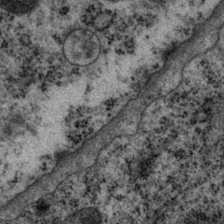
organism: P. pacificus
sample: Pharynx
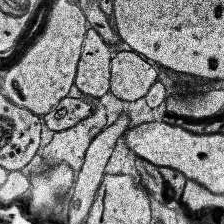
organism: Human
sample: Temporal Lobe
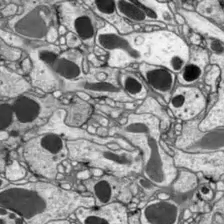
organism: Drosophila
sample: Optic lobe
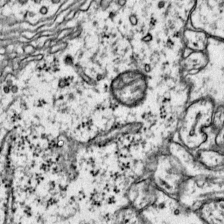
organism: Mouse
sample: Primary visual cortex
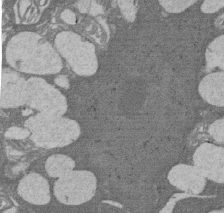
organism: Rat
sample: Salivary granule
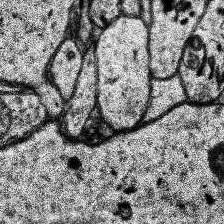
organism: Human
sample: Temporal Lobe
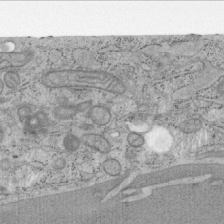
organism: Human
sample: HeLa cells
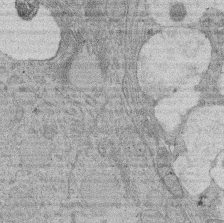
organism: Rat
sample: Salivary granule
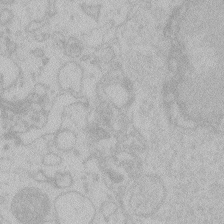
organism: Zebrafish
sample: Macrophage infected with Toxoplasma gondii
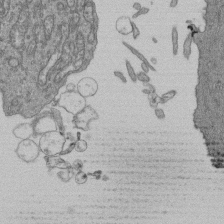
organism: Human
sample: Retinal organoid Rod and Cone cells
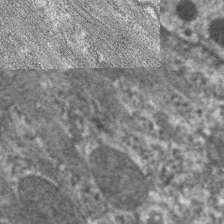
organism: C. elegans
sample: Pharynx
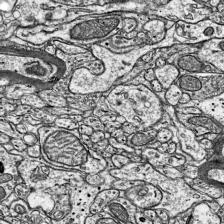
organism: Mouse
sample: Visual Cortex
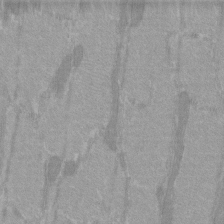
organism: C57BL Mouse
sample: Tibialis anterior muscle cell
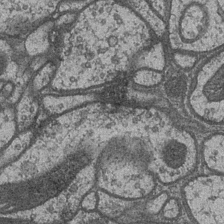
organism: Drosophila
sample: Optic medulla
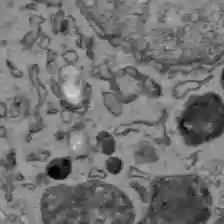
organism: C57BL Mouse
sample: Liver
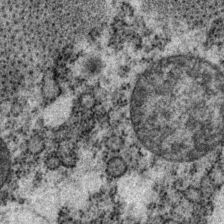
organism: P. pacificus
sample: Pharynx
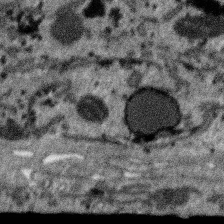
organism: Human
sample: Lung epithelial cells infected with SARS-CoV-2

====

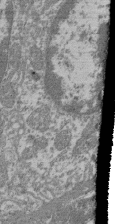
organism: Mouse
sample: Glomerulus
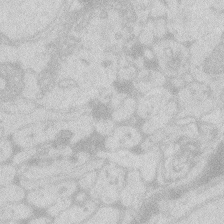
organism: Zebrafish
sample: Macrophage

====

• **TASK TO CARRY OUT**: Copy exactly the lines of the listing above between the one holding "organism: C. elegans" and the one holding "sample: Lung epithelial", inclusive; omit all pictures.

• **YOUR RESPONSE**:
organism: C. elegans
sample: Pharynx
organism: Mouse
sample: Visual Cortex
organism: C57BL Mouse
sample: Tibialis anterior muscle cell
organism: Drosophila
sample: Optic medulla
organism: C57BL Mouse
sample: Liver
organism: P. pacificus
sample: Pharynx
organism: Human
sample: Lung epithelial cells infected with SARS-CoV-2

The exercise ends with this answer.